Fragrance rises to dance - Chapter 43
«
Bien joué.
» Même Yi Chunjun ne put s'empêcher de la féliciter. «
Continuez à appuyer jusqu'à ce que le saignement s'arrête complètement, puis appliquez à nouveau le médicament et pansez correctement. Ramenons-la.
»
Peu à peu, la foule se dispersa et, dans la confusion, Murong Xiao fut emmené par Murong Hui. Sans ses cris, la nuit retrouva son calme imperturbable.
Xiao Yuan resta là, figée, bouleversée par tout ce qu'elle avait vécu cette nuit-là ! Une fois tout terminé, elle se rendit compte qu'elle n'avait même plus la force de lever les jambes et de marcher.
Yi Chunjun se retourna, la poitrine tachée du sang de Pei Junwu. Elle détourna le regard, honteuse de le croiser. Il l'avait sauvée et vengée, et pourtant elle doutait encore de lui.

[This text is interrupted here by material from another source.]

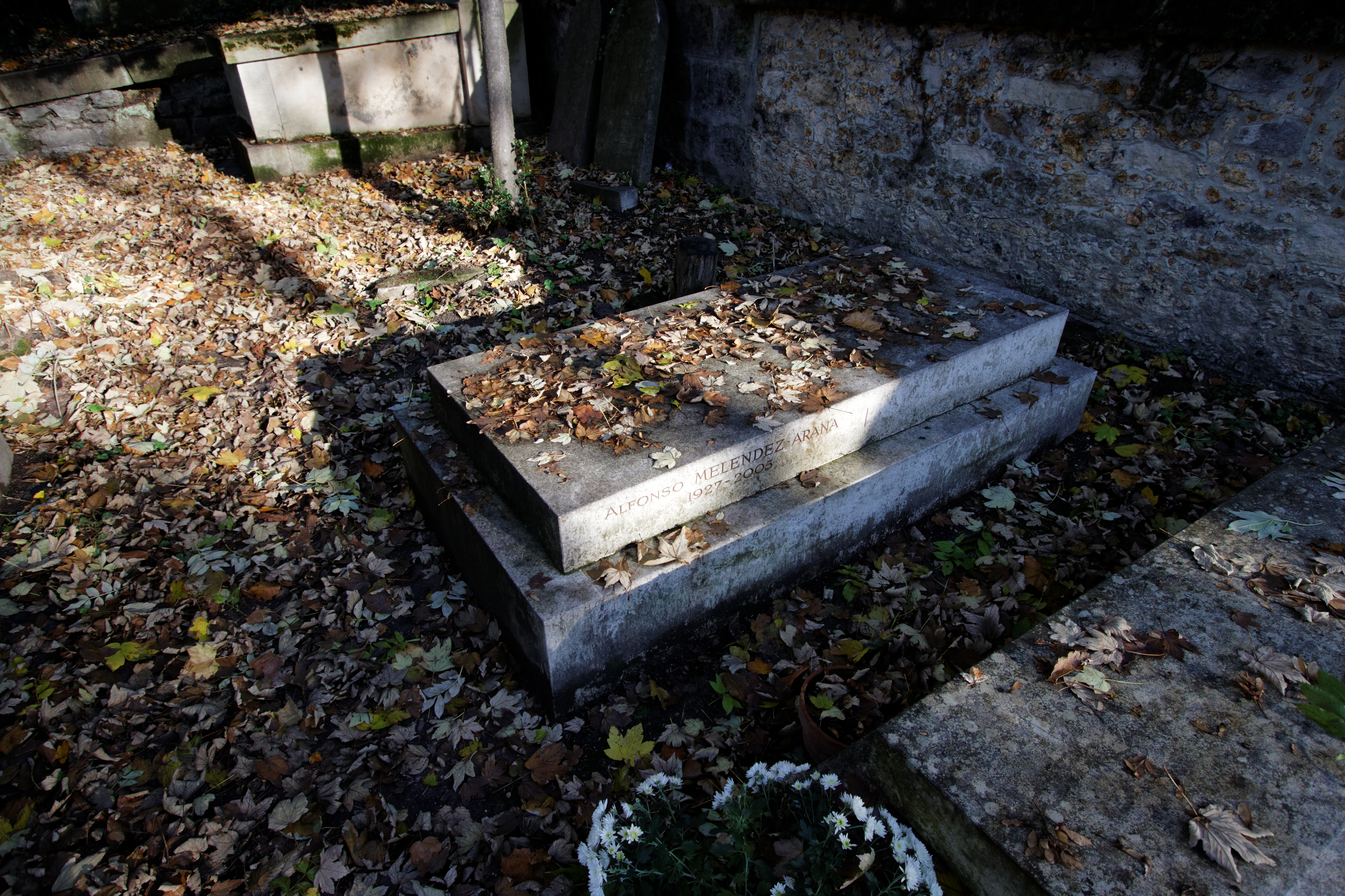 Sépulture d'Alfonso Arana (1927-2005), peintre porto-américain.

Il s'approcha et lui saisit les mains fermement. Ça faisait mal ! Elle détournait toujours le visage. Allait-il la gronder ou lui crier dessus ? Ses mains étaient blessées, et pourtant il les serrait si fort, la blessant délibérément. Était-ce par vengeance ? De toute façon, il avait toujours été impitoyable et cruel.

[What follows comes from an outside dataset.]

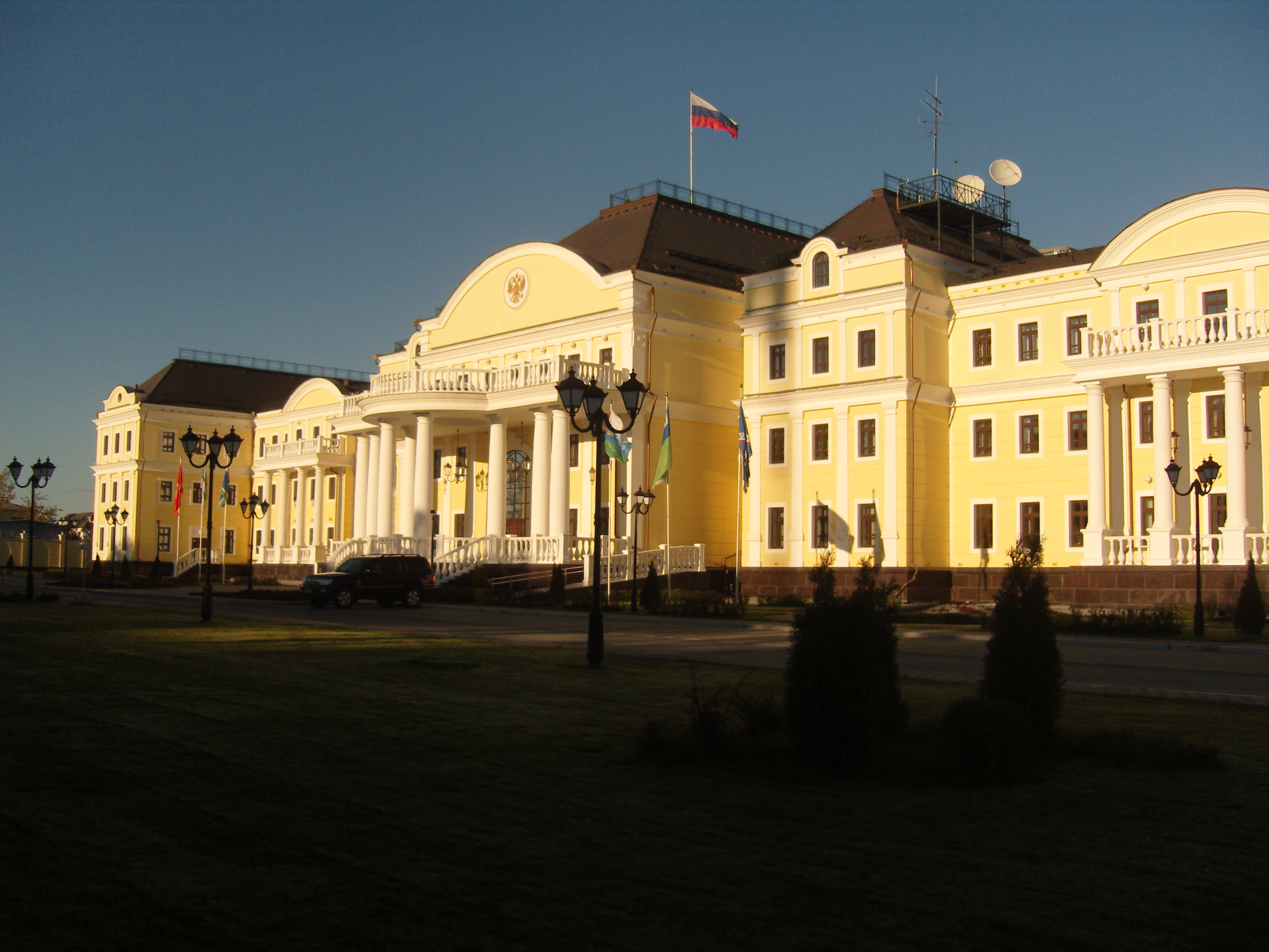 Полпредство УРФО

La fraîcheur sur ses doigts atténua la douleur lancinante, et elle se retourna, surprise de le voir lui appliquer un médicament. Elle frissonna
; elle l’avait encore mal compris.
« Hmph. » Il renifla froidement. « Comme un idiot ! Il ne sait pas ce qui est bon pour toi ! » Après lui avoir appliqué le médicament, il repoussa sa main sans ménagement, entra directement dans la pièce et l'ignora.
Avant d'entrer, elle l'entendit donner des instructions aux vétérans qui nettoyaient les lieux : « Renvoyez-la ! »
Soudain, son nez la piqua et des larmes se mirent à couler sur ses joues sans prévenir. Elle avait tellement pitié de lui… Elle l’avait toujours soupçonné d’avoir des arrière-pensées, elle avait toujours mal interprété ses intentions. Même s’il était mauvais et cruel, elle savait qu’il ne lui avait jamais fait de mal.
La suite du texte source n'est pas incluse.